鏡を待っている間、ミヨは濁った水面に移る自分の顔を見た。

こちらにきてから気付いた視界の端々(はしばし)に映る違和感。

それを確かめたかった。


「どうぞ」

「ありがとうございます」


お風呂に浸かっている中とか、行儀とか。

そんなことは考えなくなっていた。

ミヨはコミツから手鏡を受け取り、自身の顔を映す。


「やっぱり………」


幼い頃は紺色の髪だった。

しかし、『蘇りの巫女』で生きるうちに気付いたのは、日々白髪(はくはつ)が一本ずつ増えていくこと。

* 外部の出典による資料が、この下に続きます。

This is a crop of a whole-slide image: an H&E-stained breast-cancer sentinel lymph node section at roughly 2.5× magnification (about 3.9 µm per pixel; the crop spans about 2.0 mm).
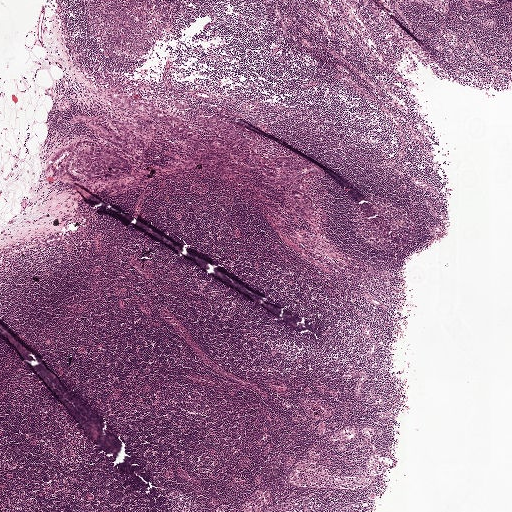
Six metastatic tumour regions, each outlined as a closed clockwise path in crop pixels (x, y), largest first: region 1: (85, 139), (98, 144), (126, 159), (131, 166), (130, 174), (111, 182), (94, 182), (75, 188), (53, 180), (47, 163), (56, 150), (74, 141); region 2: (218, 140), (236, 149), (257, 154), (266, 159), (284, 156), (303, 159), (318, 167), (324, 177), (308, 178), (304, 184), (304, 188), (313, 196), (320, 216), (311, 220), (301, 217), (294, 211), (290, 201), (291, 188), (270, 186), (258, 170), (216, 155), (207, 146), (207, 141); region 3: (99, 113), (108, 119), (127, 119), (134, 125), (135, 118), (145, 118), (150, 121), (153, 136), (149, 148), (139, 154), (141, 157), (139, 160), (134, 160), (117, 148), (96, 137), (83, 125), (69, 122), (70, 117), (76, 114); region 4: (111, 88), (155, 107), (171, 111), (190, 126), (195, 134), (194, 137), (186, 138), (172, 132), (150, 116), (130, 111), (107, 97), (107, 92); region 5: (214, 115), (253, 131), (259, 138), (258, 148), (253, 149), (240, 147), (218, 138), (200, 126), (197, 119), (198, 116); region 6: (176, 100), (180, 102), (181, 104), (183, 103), (186, 104), (189, 104), (189, 108), (181, 110), (178, 110), (175, 108), (173, 106), (173, 102).
About 5% of this field is tumour.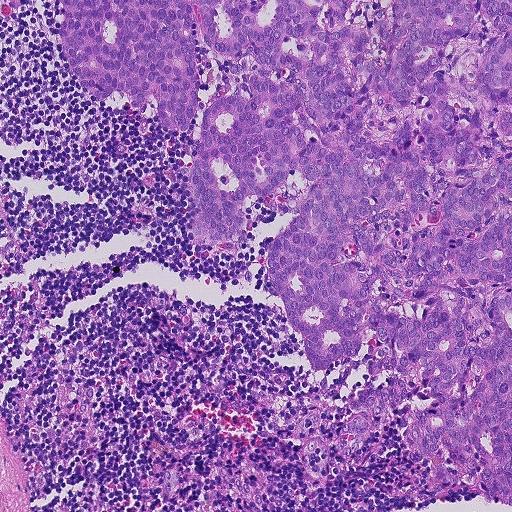
H&E-stained section of a sentinel lymph node (breast cancer), from a whole-slide image, viewed at about 10×: the field is about 0.46 mm across, about 0.9 µm per pixel.
Tumour region outline (a closed clockwise path, crop pixels): (511, 0), (511, 506), (424, 491), (431, 464), (406, 458), (402, 401), (321, 482), (306, 474), (300, 411), (340, 425), (371, 374), (361, 360), (312, 375), (282, 298), (265, 293), (270, 242), (297, 214), (262, 220), (229, 260), (197, 246), (190, 127), (93, 104), (56, 8).
About 55% of the image area is annotated as tumour.
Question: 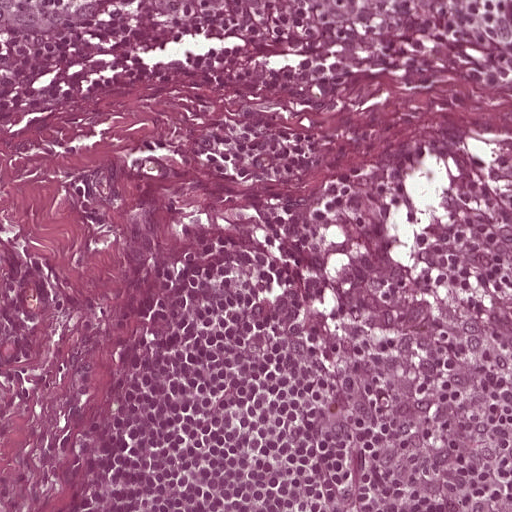
Which magnification is this H&E lymph node field most likely shown at?

Choices:
 (A) about 20×
 (B) about 5×
 (C) about 10×
 (D) about 40×
 (E) about 2.5×

Answer: (A) about 20×
This is a crop of a whole-slide image: an H&E-stained breast-cancer sentinel lymph node section at roughly 20× magnification (about 0.49 µm per pixel; the crop spans about 0.25 mm).
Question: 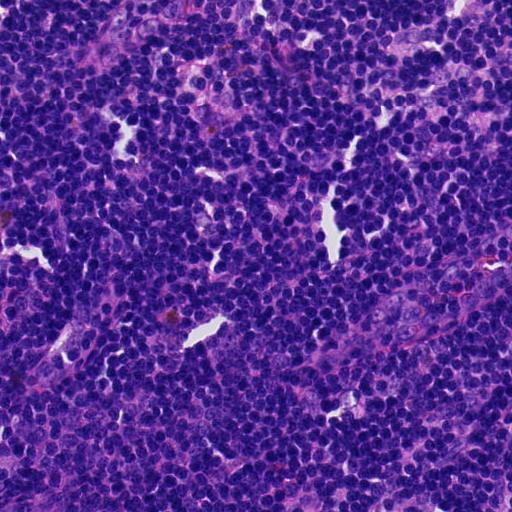
Which magnification is this H&E lymph node field most likely shown at?

Choices:
 (A) about 2.5×
 (B) about 10×
 (C) about 20×
 (D) about 5×
 (E) about 40×

Answer: (C) about 20×
H&E-stained section of a sentinel lymph node (breast cancer), from a whole-slide image, viewed at about 20×: the field is about 0.23 mm across, about 0.45 µm per pixel.

特に、生死を彷徨(さまよ)う人が多くいる病院の帰りに白髪は増えた。

死ぬ時にはかなりの白髪交じりだったはずだった。

その中で、紺色が混じっていない白い髪を一房(ひとふさ)、手に取る。


「ミヨさま?」

「コミツさんは、このソタナで働いているのは長いんですか?」

「新人ではないですよ。中ぐらいです」

「人は死んだら、白髪になったりするんですか?」


ミヨは左頬にかかる後れ毛をまじまじと見た。

これまでこんなにまとまった白髪が一気に増えることはなかった。

鏡で見ると、左側だけで、他の部分は白髪がまばらに入っている。


「そういう方にはお会いしたことはないですね」

「そうですか………」


もしかしたら、遠征(えんせい)でできたものかもしれない。

ミヨ自身だけでなく周りの人も、ミヨの白髪が増えることは何も気にしていなかった。

だから、一房増えたぐらいでは、誰も指摘(してき)することはないだろう。

でも、もし、この白髪の分だけ、命が救えたのなら。


「……鏡、ありがとうございます」


まぁいいか。

『蘇りの巫女』は死んだが、その最後に一房を白髪にするほどの命が救えたのなら、よかったと、ミヨはそう思うことにした。